In 1956, Samuel Shenton created the International Flat Earth Research Society, better known as the "Flat Earth Society", as a successor to the Universal Zetetic Society, running it as "organising secretary" from his home in Dover, England. Given Shenton's interest in alternative science and technology, the emphasis on religious arguments was less than in the predecessor society. This was just before the Soviet Union launched the first artificial satellite, Sputnik; he responded: "Would sailing round the Isle of Wight prove that it were spherical? It is just the same for those satellites."
His primary aim was to reach children before they were convinced about a spherical Earth. Despite plenty of publicity, the space race eroded Shenton's support in Britain until 1967, when he started to gain attention during the Apollo program. When satellite images showed Earth as a sphere, Shenton remarked: "It's easy to see how a photograph like that could fool the untrained eye". Later asked about similar photographs taken by astronauts, he attributed curvature to the use of wide-angle lens, adding, "It's a deception of the public and it isn't right".

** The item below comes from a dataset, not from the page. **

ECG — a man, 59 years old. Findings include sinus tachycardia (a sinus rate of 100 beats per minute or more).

In 1969, Shenton persuaded Ellis Hillman, a Polytechnic of East London lecturer, to become president of the Flat Earth Society after attempts to convince Eden Thomas, a former chairman, to take on the role; but there is little evidence of any activity on his part until after Shenton's death, when he added most of Shenton's library to the archives of the Science Fiction Foundation he helped to establish.
Shenton died in 1971. Charles K. Johnson, a correspondent from California, inherited part of Shenton's library from Shenton's wife; he incorporated and became president of the International Flat Earth Research Society of America and Covenant People's Church in California. Over the next three decades, under his leadership, the Flat Earth Society grew to a reported 3,500 members.

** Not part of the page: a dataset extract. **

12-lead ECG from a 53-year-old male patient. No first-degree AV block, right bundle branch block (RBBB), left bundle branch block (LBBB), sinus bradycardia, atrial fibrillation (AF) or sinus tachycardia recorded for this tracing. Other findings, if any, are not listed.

Johnson spent years examining the studies of flat- and round-Earth theories and proposed evidence of a conspiracy against flat Earth: "The idea of a spinning globe is only a conspiracy of error that Moses, Columbus, and FDR all fought..." His article was published in the magazine Science Digest in 1980. It goes on to state: "If it is a sphere, the surface of a large body of water must be curved. The Johnsons have checked the surfaces of Lake Tahoe and the Salton Sea without detecting any curvature."
Johnson issued many publications and handled all membership applications. The most famous publication was Flat Earth News, a quarterly, four-page tabloid. Johnson paid for these publications through annual member dues costing US$6 to US$10 over the course of his leadership. Johnson cited the Bible for his beliefs, and he saw scientists as pulling a hoax which would replace religion with science.
The Flat Earth Society's most recent planet model is that humanity lives on a disc, with the North Pole at its centre and a wall of ice, Antarctica, at the outer edge. The resulting map resembles the symbol of the United Nations, which Johnson used as evidence for his position. In this model, the Sun and Moon are each in diameter.
The Flat Earth Society recruited members by speaking against the US government and all its agencies, particularly NASA. Much of the society's literature in its early days focused on interpreting the Bible to mean that Earth is flat, although they did try to offer scientific explanations and evidence.